(WHAT IS EXPECTED)
Return a copy of each line in the listing that includes the word "cells".

(INPUT DATA)
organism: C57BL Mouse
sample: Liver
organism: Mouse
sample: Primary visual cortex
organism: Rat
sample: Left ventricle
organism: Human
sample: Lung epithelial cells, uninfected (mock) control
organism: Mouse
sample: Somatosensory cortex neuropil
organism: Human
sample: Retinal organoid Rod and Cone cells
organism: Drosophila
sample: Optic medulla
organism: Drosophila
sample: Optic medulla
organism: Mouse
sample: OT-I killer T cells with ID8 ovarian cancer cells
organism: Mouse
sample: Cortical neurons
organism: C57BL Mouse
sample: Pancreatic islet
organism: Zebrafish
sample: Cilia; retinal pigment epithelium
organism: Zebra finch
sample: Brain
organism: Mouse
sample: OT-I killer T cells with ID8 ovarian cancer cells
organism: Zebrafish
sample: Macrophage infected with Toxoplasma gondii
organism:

--

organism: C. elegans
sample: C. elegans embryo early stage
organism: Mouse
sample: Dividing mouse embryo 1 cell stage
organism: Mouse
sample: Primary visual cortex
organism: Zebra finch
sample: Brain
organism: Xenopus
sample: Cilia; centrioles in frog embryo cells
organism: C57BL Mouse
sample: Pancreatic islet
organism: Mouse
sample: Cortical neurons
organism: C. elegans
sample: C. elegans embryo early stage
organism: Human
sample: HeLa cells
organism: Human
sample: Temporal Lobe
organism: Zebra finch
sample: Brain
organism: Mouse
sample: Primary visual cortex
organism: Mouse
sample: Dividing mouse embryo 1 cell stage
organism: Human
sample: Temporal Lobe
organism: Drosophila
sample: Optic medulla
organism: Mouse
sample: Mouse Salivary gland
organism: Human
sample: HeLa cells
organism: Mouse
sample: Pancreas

* * *

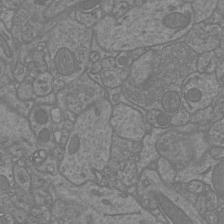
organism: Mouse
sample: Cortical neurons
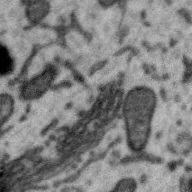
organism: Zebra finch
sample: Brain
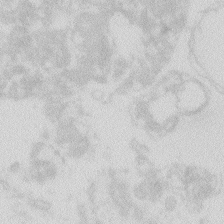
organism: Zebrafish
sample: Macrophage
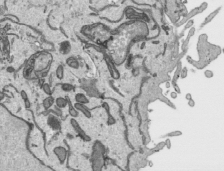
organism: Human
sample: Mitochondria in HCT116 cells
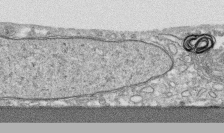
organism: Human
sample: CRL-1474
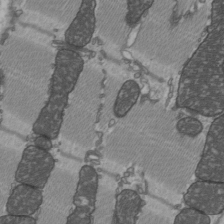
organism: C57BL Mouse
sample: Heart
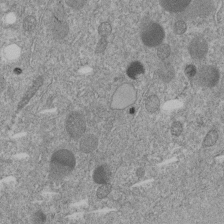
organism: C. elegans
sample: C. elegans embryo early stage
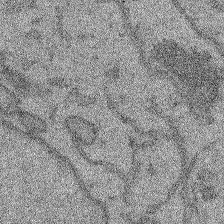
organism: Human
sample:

(WRITTEN RESPONSE)
sample: Lung epithelial cells, uninfected (mock) control
sample: Retinal organoid Rod and Cone cells
sample: OT-I killer T cells with ID8 ovarian cancer cells
sample: OT-I killer T cells with ID8 ovarian cancer cells
sample: Cilia; centrioles in frog embryo cells
sample: HeLa cells
sample: HeLa cells
sample: Mitochondria in HCT116 cells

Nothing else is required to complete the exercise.